La présidente du tribunal a désigné M. Chenevey, président, pour statuer sur les demandes de référé.
Les parties ayant été régulièrement averties du jour de l’audience.
Ont été entendus au cours de l’audience publique, tenue en présence de Mme Senoussi, greffière d’audience :
— le rapport de M. Chenevey, juge des référés ;
— Me Moutoussamy, pour Mme D, qui a repris les faits, moyens et conclusions exposés dans la requête, ainsi que Mme D ;
— M. B, pour la rectrice de l’académie de Lyon, qui a repris les faits, moyens et conclusions exposés dans le mémoire en défense.
La clôture de l’instruction a été prononcée à l’issue de l’audience.
Considérant ce qui suit :
1. Aux termes de l’article 20 de la loi visée ci-dessus du 10 juillet 1991 : « Dans les cas d’urgence, sous réserve de l’application des règles relatives aux commissions ou désignations d’office, l’admission provisoire à l’aide juridictionnelle peut être prononcée par la juridiction compétente ou son président. / () ». Dans les circonstances de l’espèce, il y a lieu d’accorder, en application des dispositions précitées, l’admission provisoire de la requérante à l’aide juridictionnelle, sans préjuger de la décision finale qui sera prise par le bureau d’aide juridictionnelle.
2. Aux termes du 1er alinéa de l’article L. 521-1 du code de justice administrative : « Quand une décision administrative, même de rejet, fait l’objet d’une requête en annulation ou en réformation, le juge des référés, saisi d’une demande en ce sens, peut ordonner la suspension de l’exécution de cette décision, ou de certains de ses effets, lorsque l’urgence le justifie et qu’il est fait état d’un moyen propre à créer, en l’état de l’instruction, un doute sérieux quant à la légalité de la décision. »
3. Le jeune A D suit un cursus de classe vocale à horaires aménagés (CVHA) depuis son entrée en 6ème au collège Jean Moulin de Lyon (5ème arrondissement). Toutefois, à l’issue du second semestre de la classe de 4ème, le conseil de classe a proposé la sortie A de ce cursus. Cette proposition a été confirmée par une décision du 25 juin 2025 du principal du collège. Mme D, agissant en son nom propre et au nom de son fils mineur A, doit être regardée comme demandant au juge des référés, sur le fondement de l’article L. 521-1 précité du code de justice administrative, d’ordonner la suspension de l’exécution de cette décision.

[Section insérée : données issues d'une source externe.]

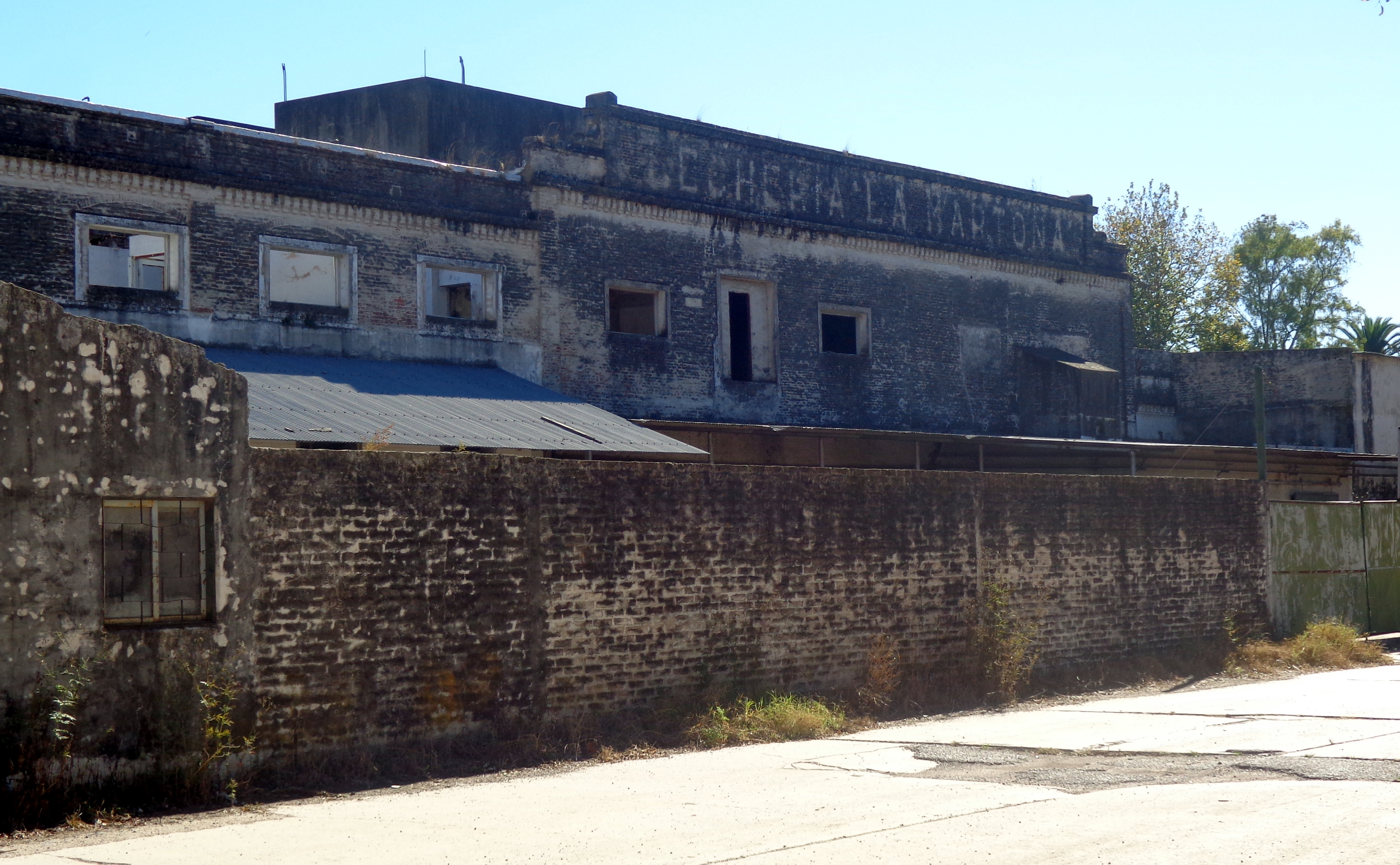 Ruinas de lo que fue la estancia La Martona en Vicente Casares, Provincia de Buenos Aires, Argentina.

4. En l’état de l’instruction, les moyens visés ci-dessus invoqués par Mme D ne sont pas propres à créer un doute sérieux quant à la légalité de la décision attaquée. Dès lors, et sans qu’il soit besoin de se prononcer sur l’urgence, les conclusions aux fins de suspension de l’exécution de cette décision doivent être rejetées. Doivent être rejetées par voie de conséquence les conclusions à fin d’injonction et celles présentées au titre de l’article L. 761-1 du même code.
ORDONNE :
Article 1er : Mme D est admise au bénéfice de l’aide juridictionnelle provisoire.
Article 2 : La requête de Mme D est rejetée.
Article 3 : La présente ordonnance sera notifiée à Mme C D et à la rectrice de l’académie de Lyon.
Fait à Lyon le 23 septembre 2025.
Le juge des référés
J.-P. Chenevey
La République mande et ordonne à la rectrice de l’académie de Lyon en ce qui la concerne ou à tous commissaires de justice à ce requis en ce qui concerne les voies de droit commun contre les parties privées, de pourvoir à l’exécution de la présente décision.